CN108504816B - Method for controlling oxygen blowing in converter top blowing process - Google Patents

Abstract

The invention discloses a method for controlling oxygen blowing in a converter top blowing process, which comprises the following steps: the method comprises the following steps: in the blowing mode, before blowing, according to the conditions of raw materials and auxiliary materials added into a converter, calculating a calculated value A0 of the total oxygen amount required by each furnace steel and a calculated value A1 of the oxygen amount required by each oxygen supply branch pipe in the production stage by adopting a mathematical model; step two: calculating the opening preset value A3 of a flow regulating valve arranged on each oxygen supply branch pipe according to the calculated value A0 of the total oxygen amount; step three: during the converting period, the oxygen pressure in the oxygen supply main pipe is controlled to be stabilized at a pressure set value B, and the instantaneous value and the total value of oxygen blown into the converter are controlled according to various smelting requirements and production parameters. The method for controlling oxygen blowing in the converter top blowing process can control the oxygen blowing amount at the top of the converter more quickly, accurately and stably, effectively prevent oxygen overshoot, well meet the process requirements, and can be flexibly applied to control of various gas consumption amounts.

Description

Method for controlling oxygen blowing in converter top blowing process

Technical Field

The invention relates to the technical field of metallurgical control, in particular to a method for controlling oxygen blowing in a converter top blowing process.

Background

The main task of converter steelmaking is to smelt molten steel with qualified components and temperature, and the control of top blown oxygen is undoubtedly the key point.

The traditional control mode is either constant flow control or constant pressure control, and by using the control mode, phenomena of unstable oxygen amount, overshoot and the like often occur, and the production defects of seriously influencing molten steel quality, increasing meaningless energy consumption, not meeting the production requirements of subsequent processes and the like exist. In order to overcome the defects of the traditional control mode, the other control mode is that a manual regulation mode is adopted to regulate the oxygen quantity, and the PID is used to automatically regulate the oxygen quantity after the flow is stable, which is still not a better regulation mode.

Therefore, it is an urgent need to solve the above problems by finding a method for controlling top-blown oxygen in a converter, which can rapidly and smoothly control the top-blown oxygen amount to a predetermined value and ensure the stability of the oxygen amount.

Disclosure of Invention

Therefore, the invention provides the method for controlling the oxygen blowing in the converter top blowing process, which can control the oxygen blowing amount at the top of the converter more quickly, accurately and stably, effectively prevent the oxygen amount from being overshot, well meet the process requirements and greatly improve the metallurgical quality, so as to solve the problems in the prior art.

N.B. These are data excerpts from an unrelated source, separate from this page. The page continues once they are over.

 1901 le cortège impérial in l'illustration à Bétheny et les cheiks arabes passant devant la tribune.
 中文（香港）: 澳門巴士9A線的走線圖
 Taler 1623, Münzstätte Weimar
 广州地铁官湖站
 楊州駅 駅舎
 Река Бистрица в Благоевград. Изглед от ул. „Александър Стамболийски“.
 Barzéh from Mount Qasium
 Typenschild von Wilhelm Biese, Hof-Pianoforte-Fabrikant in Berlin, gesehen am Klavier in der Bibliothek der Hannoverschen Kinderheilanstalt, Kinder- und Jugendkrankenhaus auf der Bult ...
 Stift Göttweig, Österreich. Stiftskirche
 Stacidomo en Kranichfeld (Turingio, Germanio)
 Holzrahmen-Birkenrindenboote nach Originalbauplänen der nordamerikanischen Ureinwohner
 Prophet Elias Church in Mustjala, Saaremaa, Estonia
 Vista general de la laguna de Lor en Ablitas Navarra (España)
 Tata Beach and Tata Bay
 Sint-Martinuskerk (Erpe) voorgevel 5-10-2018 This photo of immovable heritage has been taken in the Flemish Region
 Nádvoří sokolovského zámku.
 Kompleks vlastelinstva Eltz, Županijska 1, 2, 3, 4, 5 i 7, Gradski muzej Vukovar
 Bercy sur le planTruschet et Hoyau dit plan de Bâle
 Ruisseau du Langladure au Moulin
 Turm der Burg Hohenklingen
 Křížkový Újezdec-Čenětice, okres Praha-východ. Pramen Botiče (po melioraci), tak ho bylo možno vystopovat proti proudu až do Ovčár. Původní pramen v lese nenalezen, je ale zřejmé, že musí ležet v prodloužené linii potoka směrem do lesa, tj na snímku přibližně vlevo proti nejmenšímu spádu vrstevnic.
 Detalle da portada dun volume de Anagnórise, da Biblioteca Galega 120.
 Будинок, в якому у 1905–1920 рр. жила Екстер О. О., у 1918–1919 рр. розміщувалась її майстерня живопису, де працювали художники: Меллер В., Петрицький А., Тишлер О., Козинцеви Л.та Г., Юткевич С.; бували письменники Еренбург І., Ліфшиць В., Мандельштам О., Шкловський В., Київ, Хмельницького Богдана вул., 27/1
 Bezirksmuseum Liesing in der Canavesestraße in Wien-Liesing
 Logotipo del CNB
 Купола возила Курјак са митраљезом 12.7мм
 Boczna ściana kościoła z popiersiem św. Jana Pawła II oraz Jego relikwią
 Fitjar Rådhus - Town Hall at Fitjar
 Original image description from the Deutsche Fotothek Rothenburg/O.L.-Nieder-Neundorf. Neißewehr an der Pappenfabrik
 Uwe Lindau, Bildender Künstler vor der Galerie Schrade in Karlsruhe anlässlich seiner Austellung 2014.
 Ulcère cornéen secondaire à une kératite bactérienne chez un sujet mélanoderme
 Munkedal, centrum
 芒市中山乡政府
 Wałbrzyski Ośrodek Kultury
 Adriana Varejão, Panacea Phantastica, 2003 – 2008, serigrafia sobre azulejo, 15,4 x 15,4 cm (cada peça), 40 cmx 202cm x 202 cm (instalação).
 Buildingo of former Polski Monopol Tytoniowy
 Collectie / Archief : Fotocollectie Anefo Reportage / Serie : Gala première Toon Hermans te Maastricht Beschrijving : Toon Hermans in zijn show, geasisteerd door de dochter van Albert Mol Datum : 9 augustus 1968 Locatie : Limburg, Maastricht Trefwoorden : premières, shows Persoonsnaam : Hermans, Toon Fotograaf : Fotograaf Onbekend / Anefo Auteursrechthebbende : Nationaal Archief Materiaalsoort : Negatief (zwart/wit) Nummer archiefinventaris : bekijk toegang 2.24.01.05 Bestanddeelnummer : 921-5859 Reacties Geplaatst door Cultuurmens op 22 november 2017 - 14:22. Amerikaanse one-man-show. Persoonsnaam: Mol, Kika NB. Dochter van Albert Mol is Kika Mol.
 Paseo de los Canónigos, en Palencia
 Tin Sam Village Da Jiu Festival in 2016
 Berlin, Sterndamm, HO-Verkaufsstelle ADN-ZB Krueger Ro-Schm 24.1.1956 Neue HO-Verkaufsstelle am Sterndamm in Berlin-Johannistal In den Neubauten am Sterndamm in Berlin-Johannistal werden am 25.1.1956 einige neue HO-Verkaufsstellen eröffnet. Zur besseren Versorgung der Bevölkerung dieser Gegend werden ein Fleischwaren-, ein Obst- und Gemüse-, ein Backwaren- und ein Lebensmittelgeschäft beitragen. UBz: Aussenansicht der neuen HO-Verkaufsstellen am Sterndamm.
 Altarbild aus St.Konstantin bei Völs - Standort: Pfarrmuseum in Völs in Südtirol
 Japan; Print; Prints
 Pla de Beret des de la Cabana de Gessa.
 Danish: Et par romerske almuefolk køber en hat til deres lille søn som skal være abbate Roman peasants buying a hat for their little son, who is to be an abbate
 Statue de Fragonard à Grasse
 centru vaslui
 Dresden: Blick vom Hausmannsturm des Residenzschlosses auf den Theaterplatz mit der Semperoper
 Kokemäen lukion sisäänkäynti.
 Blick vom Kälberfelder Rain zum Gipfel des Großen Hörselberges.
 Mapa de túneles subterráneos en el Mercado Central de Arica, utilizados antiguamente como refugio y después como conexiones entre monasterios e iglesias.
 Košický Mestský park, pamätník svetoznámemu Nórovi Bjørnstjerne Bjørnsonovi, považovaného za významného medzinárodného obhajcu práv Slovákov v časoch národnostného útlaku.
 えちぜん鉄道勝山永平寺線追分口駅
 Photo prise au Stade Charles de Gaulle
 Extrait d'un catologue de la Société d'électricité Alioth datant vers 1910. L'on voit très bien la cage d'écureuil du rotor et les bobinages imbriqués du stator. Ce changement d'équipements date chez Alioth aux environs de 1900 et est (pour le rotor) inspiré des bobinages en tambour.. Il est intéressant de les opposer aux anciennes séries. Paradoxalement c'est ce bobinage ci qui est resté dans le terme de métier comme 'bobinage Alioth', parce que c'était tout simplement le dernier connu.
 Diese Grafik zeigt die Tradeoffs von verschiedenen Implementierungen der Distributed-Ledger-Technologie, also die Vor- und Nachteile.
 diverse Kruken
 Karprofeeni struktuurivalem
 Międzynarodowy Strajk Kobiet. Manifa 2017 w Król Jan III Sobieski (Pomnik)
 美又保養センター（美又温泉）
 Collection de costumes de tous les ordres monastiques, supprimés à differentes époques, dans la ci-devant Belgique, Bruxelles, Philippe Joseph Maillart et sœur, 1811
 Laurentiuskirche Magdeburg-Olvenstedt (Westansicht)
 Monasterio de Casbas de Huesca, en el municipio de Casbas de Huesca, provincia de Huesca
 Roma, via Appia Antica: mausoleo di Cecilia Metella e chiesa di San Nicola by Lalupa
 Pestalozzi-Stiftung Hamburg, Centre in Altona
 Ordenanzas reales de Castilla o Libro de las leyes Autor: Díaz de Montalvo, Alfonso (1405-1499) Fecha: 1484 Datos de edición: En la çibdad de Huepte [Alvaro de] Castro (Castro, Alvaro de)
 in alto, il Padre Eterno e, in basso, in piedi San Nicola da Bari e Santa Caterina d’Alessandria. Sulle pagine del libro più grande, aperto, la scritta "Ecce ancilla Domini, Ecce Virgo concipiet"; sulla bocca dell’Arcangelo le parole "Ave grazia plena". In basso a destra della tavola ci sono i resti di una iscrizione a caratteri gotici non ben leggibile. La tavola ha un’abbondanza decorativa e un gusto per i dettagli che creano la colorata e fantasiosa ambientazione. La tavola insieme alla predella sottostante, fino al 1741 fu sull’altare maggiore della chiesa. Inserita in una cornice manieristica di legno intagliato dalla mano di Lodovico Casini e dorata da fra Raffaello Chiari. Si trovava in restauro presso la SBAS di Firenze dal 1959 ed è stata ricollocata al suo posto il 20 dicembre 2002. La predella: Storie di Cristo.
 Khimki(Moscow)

According to the invention, the method for controlling oxygen blowing in the converter top blowing process comprises the following steps:

the method comprises the following steps: in the blowing mode, before blowing, according to the conditions of raw materials and auxiliary materials added into a converter, calculating a calculated value A0 of the total oxygen amount required by each furnace steel and a calculated value A1 of the oxygen amount required by each oxygen supply branch pipe in the production stage by adopting a mathematical model;

step two: calculating the opening preset value A3 of a flow regulating valve arranged on each oxygen supply branch pipe according to the calculated value A0 of the total oxygen amount;

step three: during the converting period, the oxygen pressure in the oxygen supply main pipe is controlled to be stabilized at a pressure set value B, and the instantaneous value and the total value of oxygen blown into the converter are controlled according to various smelting requirements and production parameters.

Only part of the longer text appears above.